Sultan Mecid, Reşid Paşa’yı fesadcı bulur; ama arkasında İngiltere olduğu kendisinden çok çekinirdi. Bâbıâli, bürokrasiyi önlemek bahanesiyle, bazı ehemmiyetsiz meselelerde padişaha arzetmeden yürütmek istemişse de, padişah her işten haberdar olmak istediğini söyleyerek bunu reddetmiştir. Bununla beraber günümüz Avrupa hükümdarları gibi, hükümete müdahale etmeden saltanat sürmüştür.

1840’ta taşralarda idarî, malî ve adlî işlere bakmak üzere, Müslüman ve gayrımüslimlerin seçtiği azalardan müteşekkil meclisleri faaliyete geçirmiştir. Böylece memleketimizde demokrasinin yerleşmesine öncülük etmiştir.

Usta bir hattat

Babası, oğullarının tahsiline çok ihtimam etmişti. Sultan Mecid, Arapça, Farsça ve Fransızca bilirdi. Usta bir hattat idi. İcazetini de tahta çıktıktan sonra almıştı. Züppeliğe kaçmadan Batı medeniyetini almayı hedeflemiştir. Bir yandan Avrupa hayranı züppelerle, öte yandan Asya çöllerine dönmeyi arzulayan ham sofularla mücadele etmiş; babası gibi bu yolda kimseye yaranamamıştır.

Zengin Mısırlılar vesilesiyle İstanbul’u saran israf dalgasına karşı çıkmış; bu yolda kızlarını ve damatlarını azarlayıp, tahsisatlarını kesmekten çekinmemişti. “Sultanlar gece mehtabda gezerlermiş. Benim gece mehtabda gezer kızım yoktur. Onları reddedeceğim” diye tehditte bulunmuştur.

Saraydan çıkma bir ağaya hazineden maaş bağlanmasına dair hükümetin talebini “Benim hususi hizmetimde bulunan bir âdemin maliye hazinesinden maaşa ne hakkı var?” diyerek reddetmiş, hususi malından maaş bağlamıştır.

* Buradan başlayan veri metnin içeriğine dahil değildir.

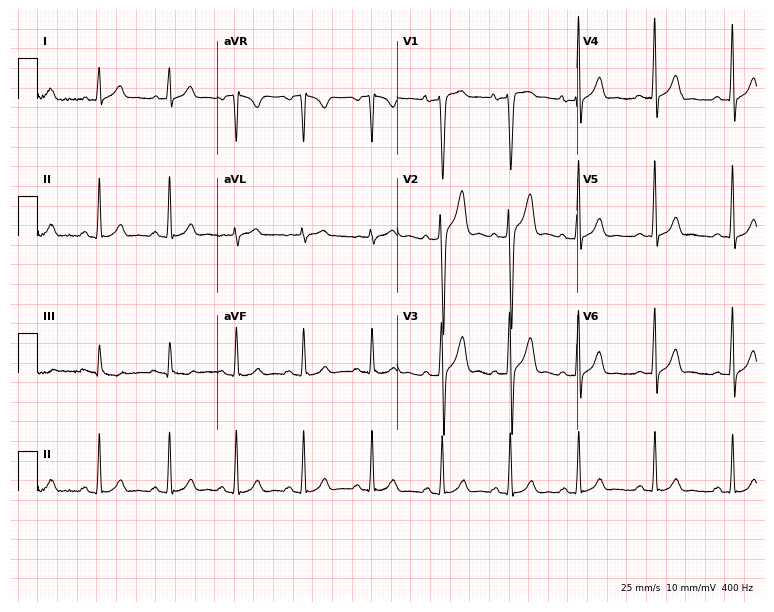
12-lead ECG from a 22-year-old male. Recorded interpretation: within normal limits.

Vezirleri ve ailesini israftan vazgeçirmek için çok uğraşmış ise de, muvaffak olamamıştır. Her şey çok iyi giderken, Kırım Harbi’nden sonra ise memleketin talihi dönmüş; fakirliğe rağmen herkesin eskiden alıştığı hayatı sürdürmek istemesi, devleti ve aileleri harab etmiştir.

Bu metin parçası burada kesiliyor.